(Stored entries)
= = =

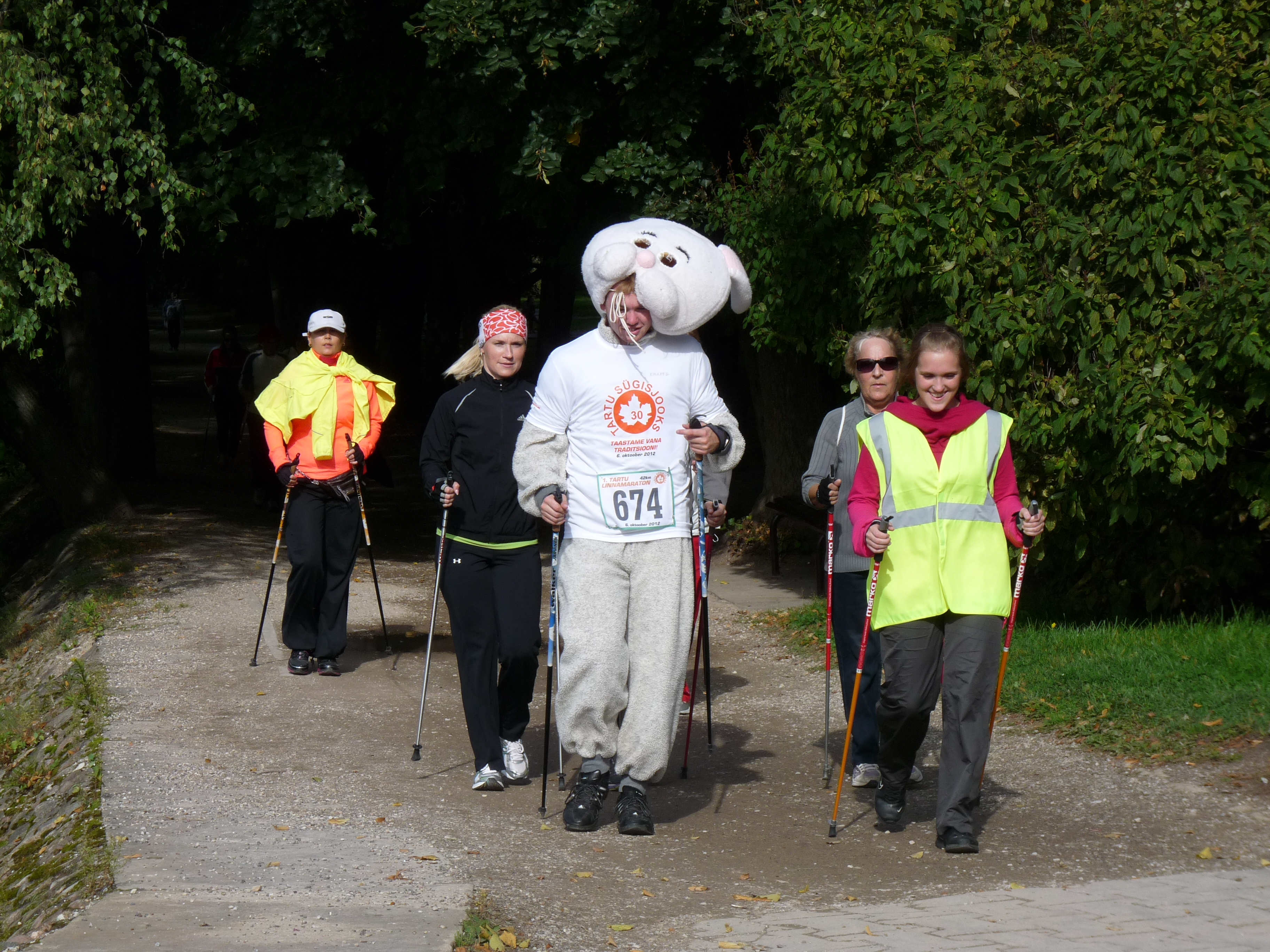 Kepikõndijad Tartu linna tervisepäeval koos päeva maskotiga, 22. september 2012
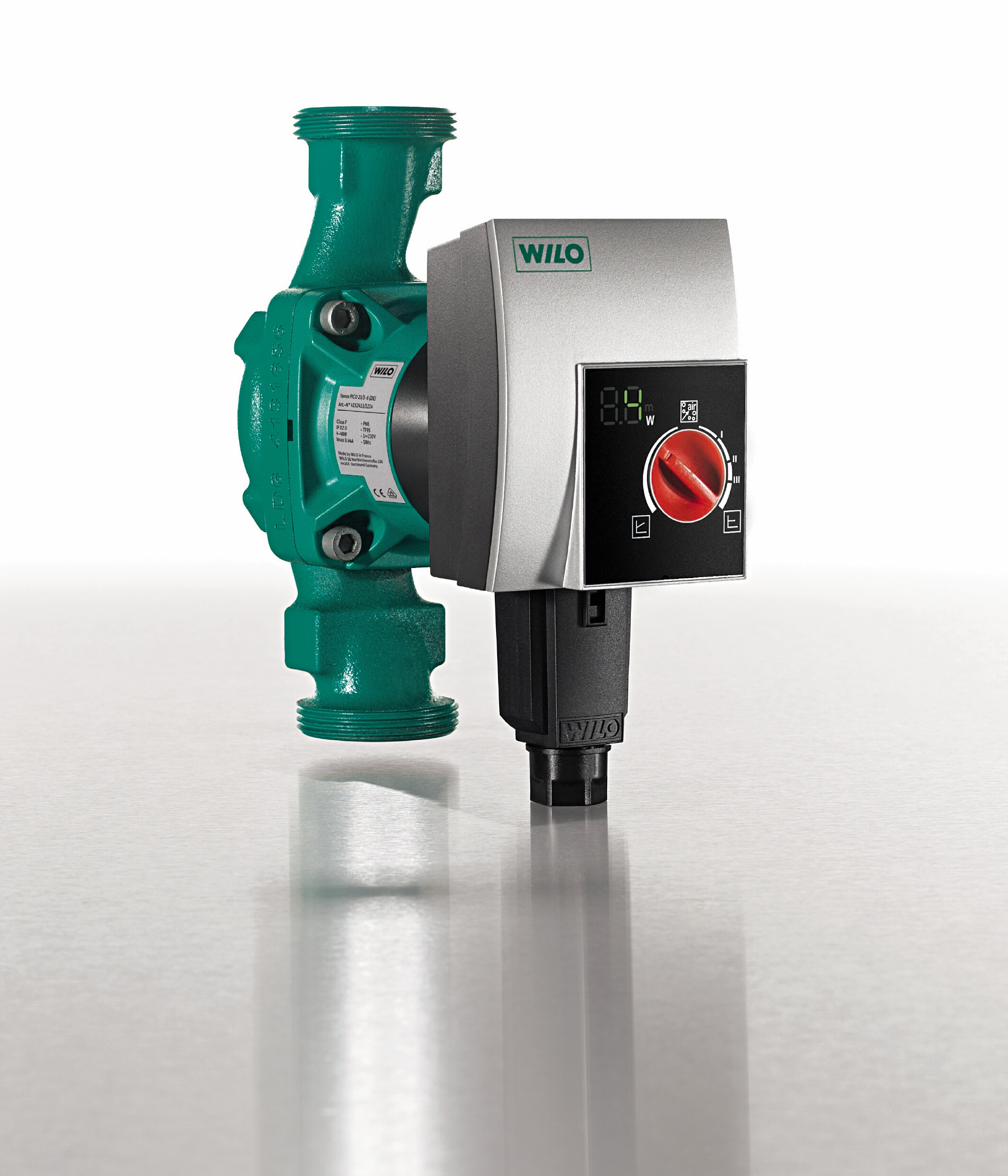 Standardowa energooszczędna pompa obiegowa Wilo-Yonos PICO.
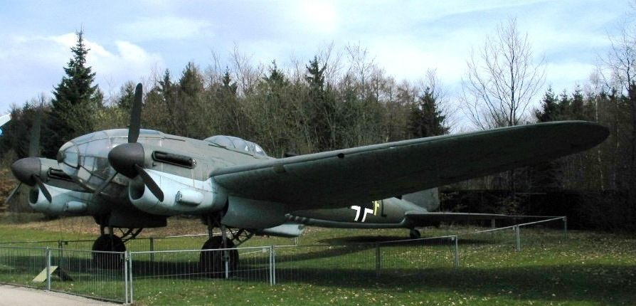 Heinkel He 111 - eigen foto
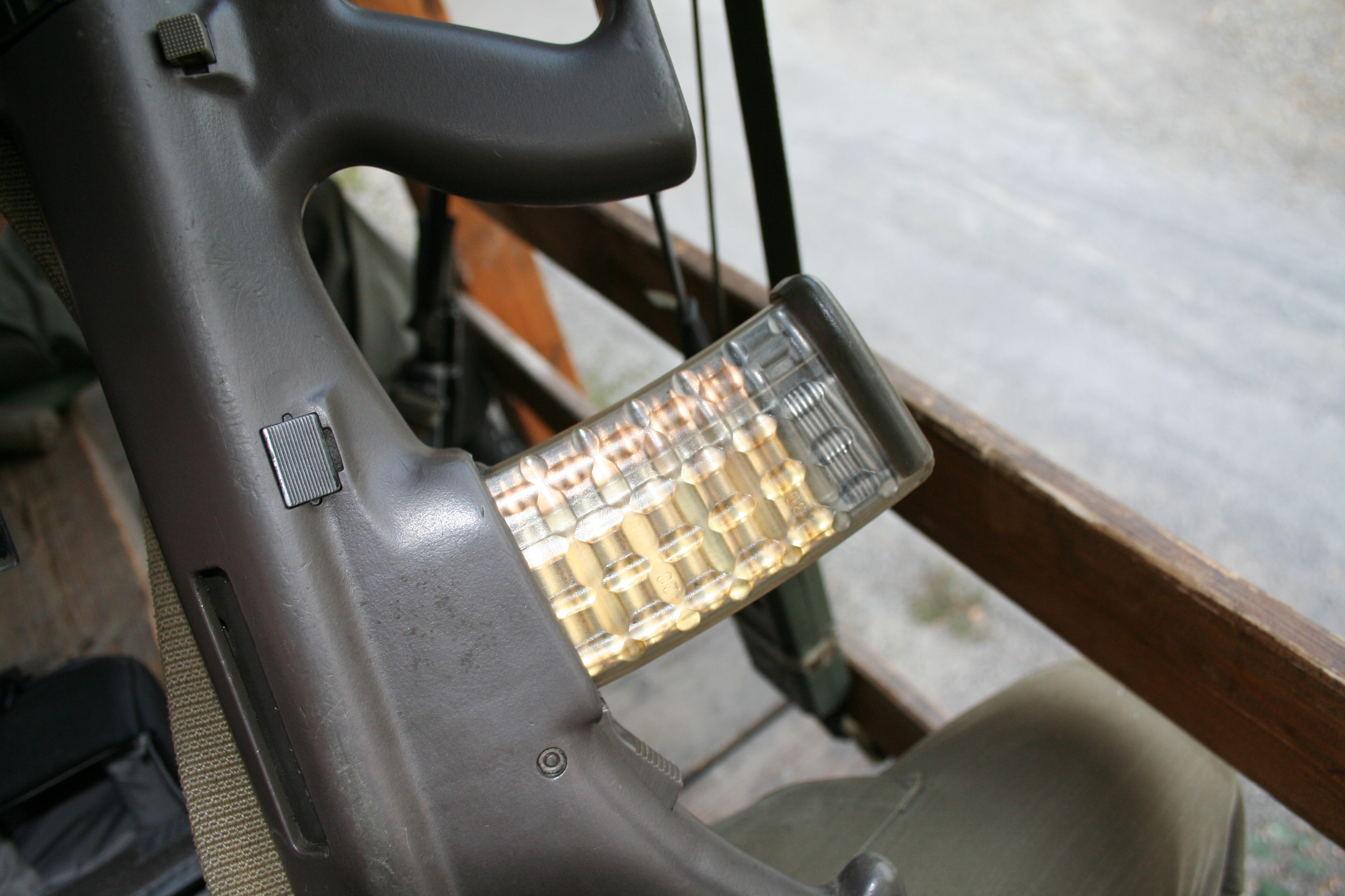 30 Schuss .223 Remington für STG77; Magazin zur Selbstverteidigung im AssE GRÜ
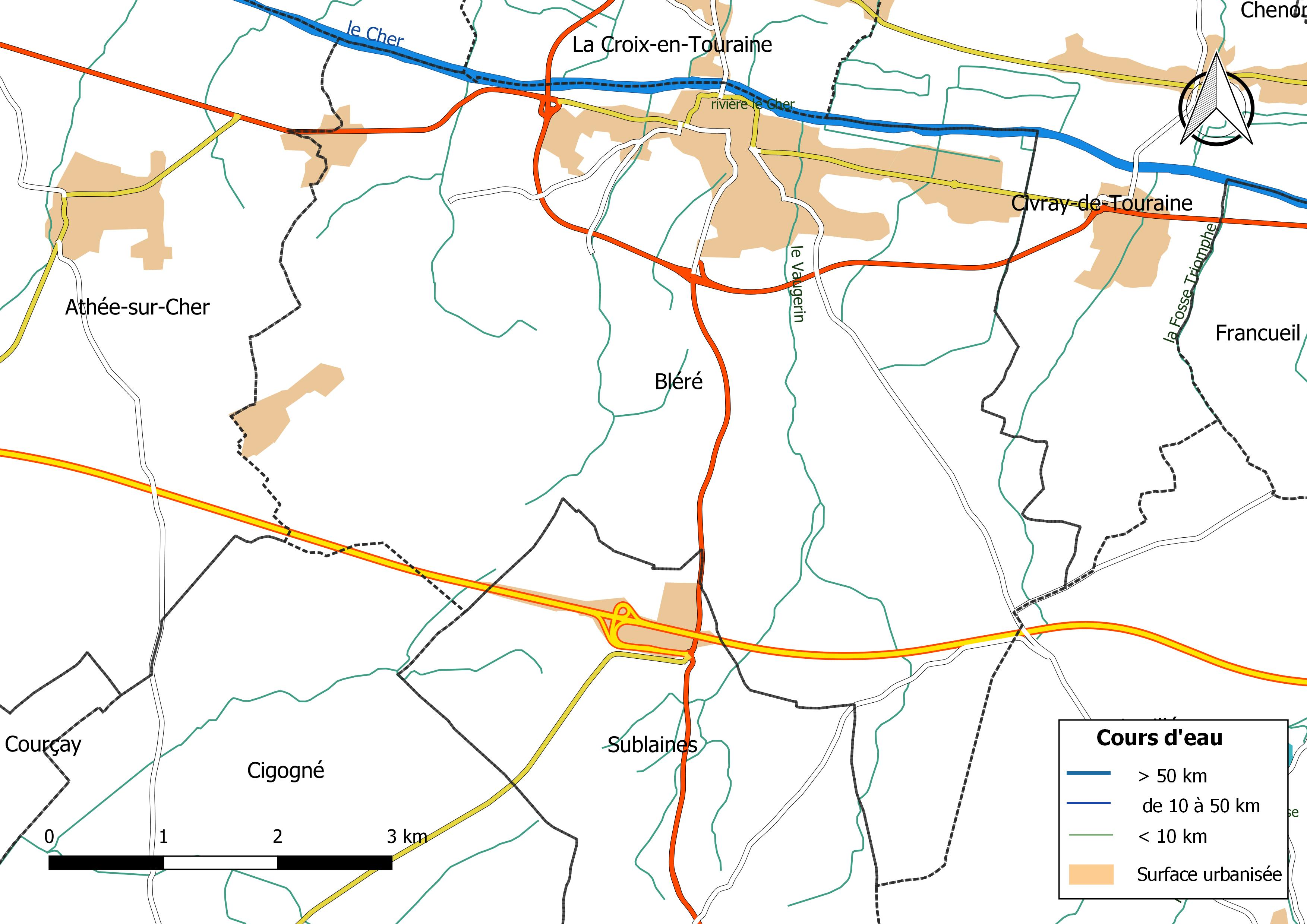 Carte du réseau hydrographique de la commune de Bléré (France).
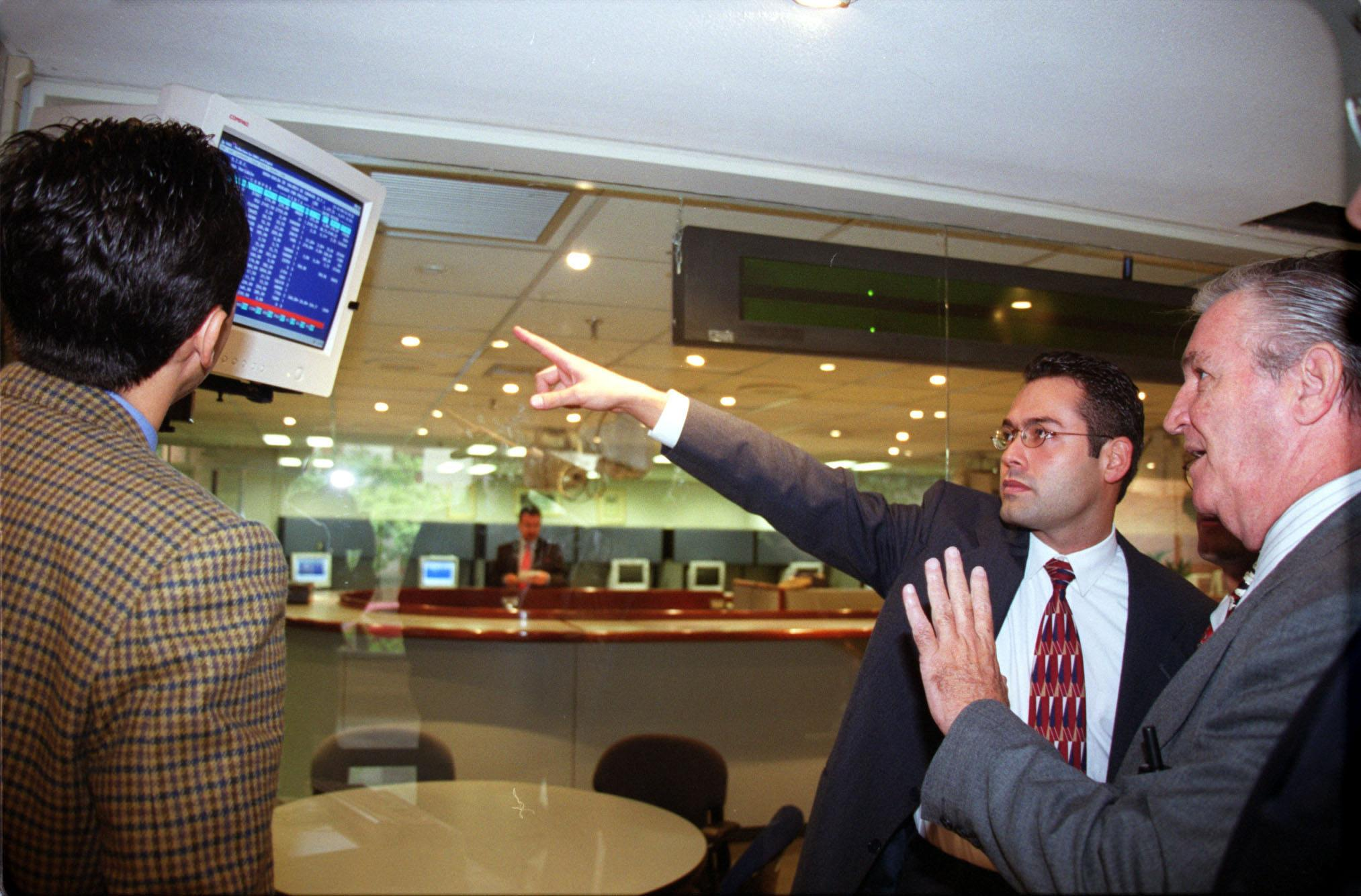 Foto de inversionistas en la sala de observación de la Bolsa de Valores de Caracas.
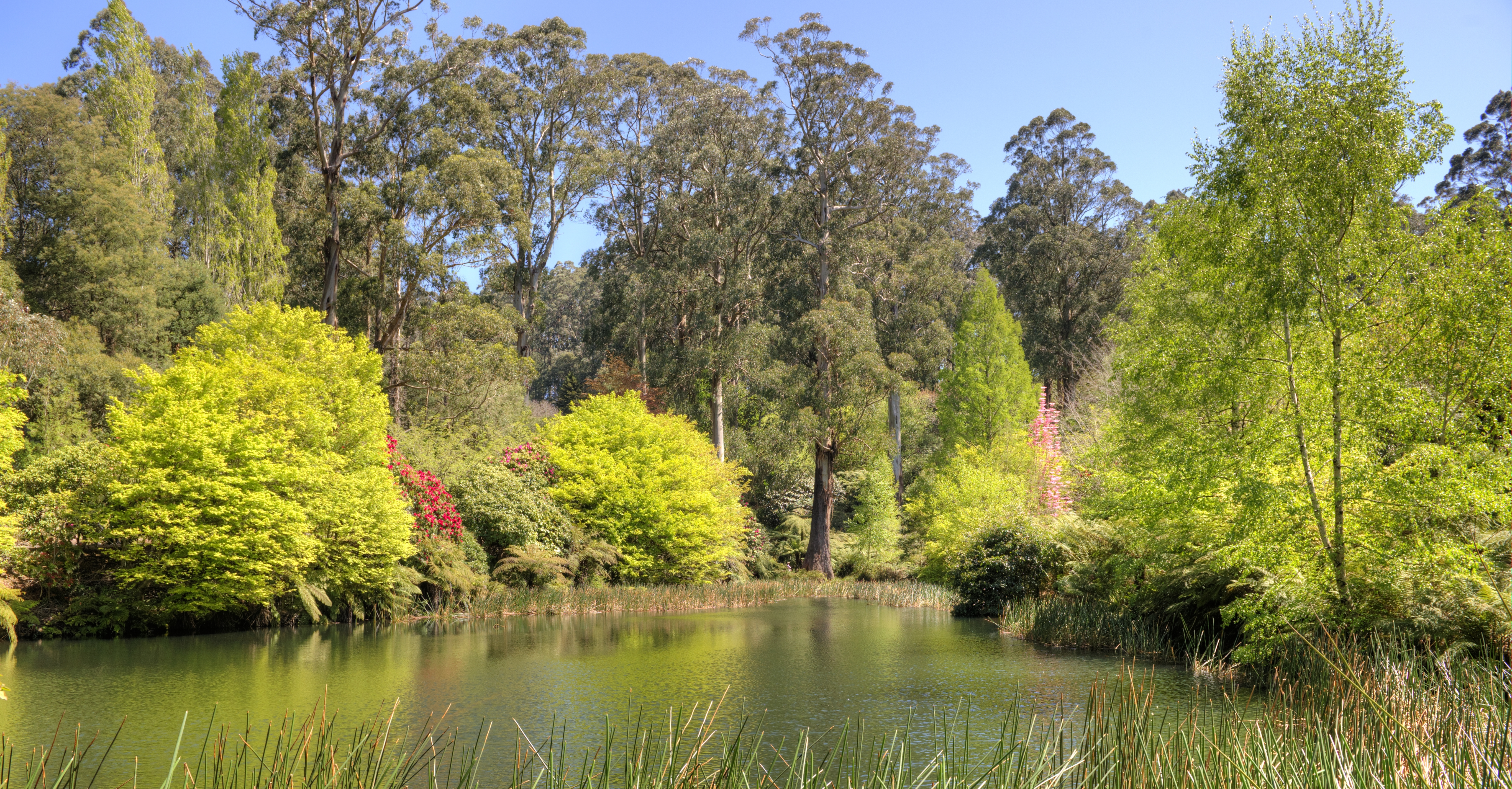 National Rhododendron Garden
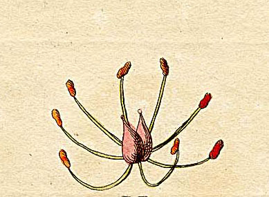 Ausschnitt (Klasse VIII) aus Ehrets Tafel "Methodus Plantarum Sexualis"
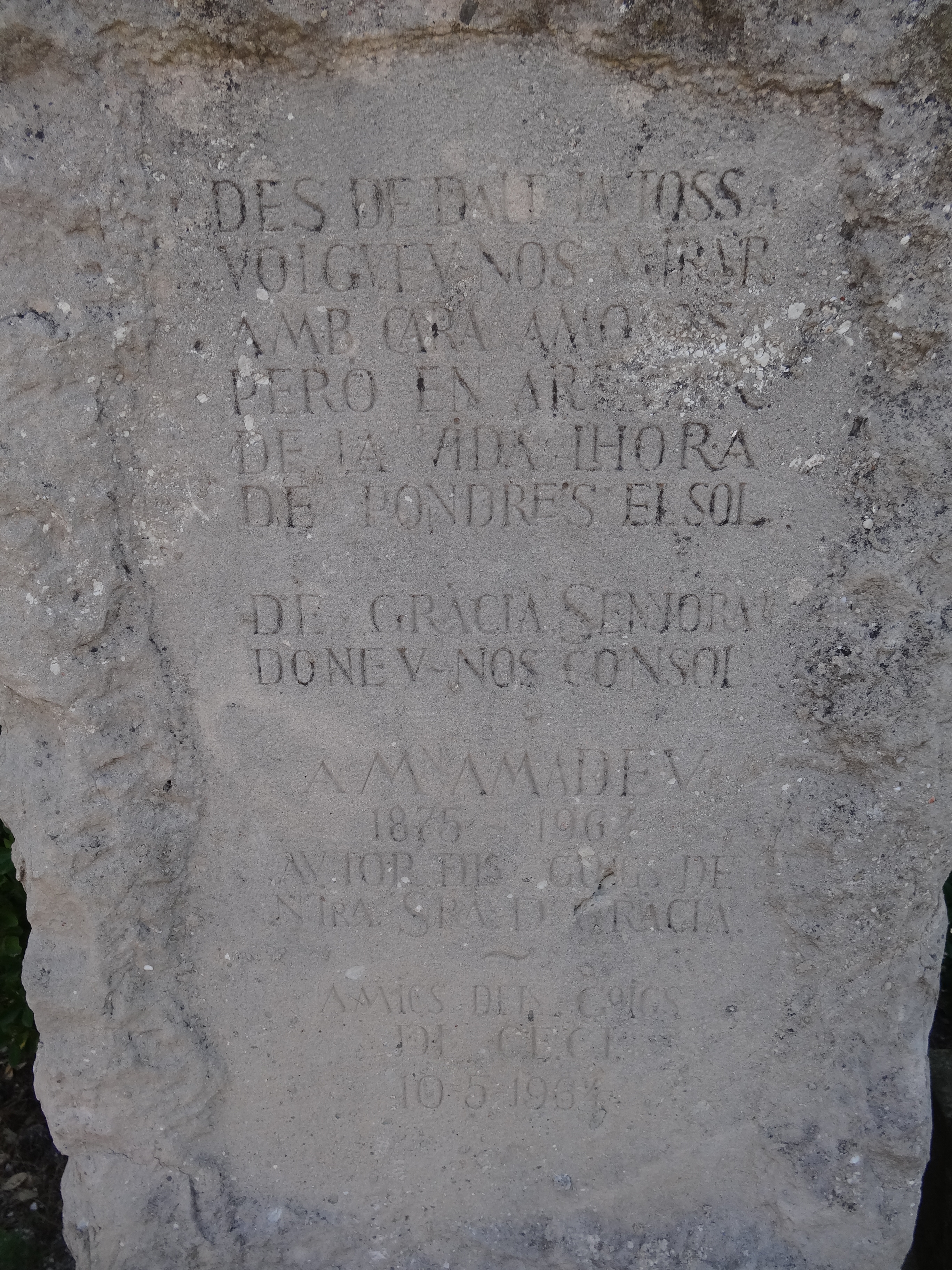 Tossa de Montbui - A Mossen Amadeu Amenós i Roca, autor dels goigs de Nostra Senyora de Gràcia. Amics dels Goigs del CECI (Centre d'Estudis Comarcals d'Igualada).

= = =

> _Task description_: Retype the data above in full, exactly as it stands, and skip any image.

> _Solution for this problem_:
 Kepikõndijad Tartu linna tervisepäeval koos päeva maskotiga, 22. september 2012
 Standardowa energooszczędna pompa obiegowa Wilo-Yonos PICO.
 Heinkel He 111 - eigen foto
 30 Schuss .223 Remington für STG77; Magazin zur Selbstverteidigung im AssE GRÜ
 Carte du réseau hydrographique de la commune de Bléré (France).
 Foto de inversionistas en la sala de observación de la Bolsa de Valores de Caracas.
 National Rhododendron Garden
 Ausschnitt (Klasse VIII) aus Ehrets Tafel "Methodus Plantarum Sexualis"
 Tossa de Montbui - A Mossen Amadeu Amenós i Roca, autor dels goigs de Nostra Senyora de Gràcia. Amics dels Goigs del CECI (Centre d'Estudis Comarcals d'Igualada).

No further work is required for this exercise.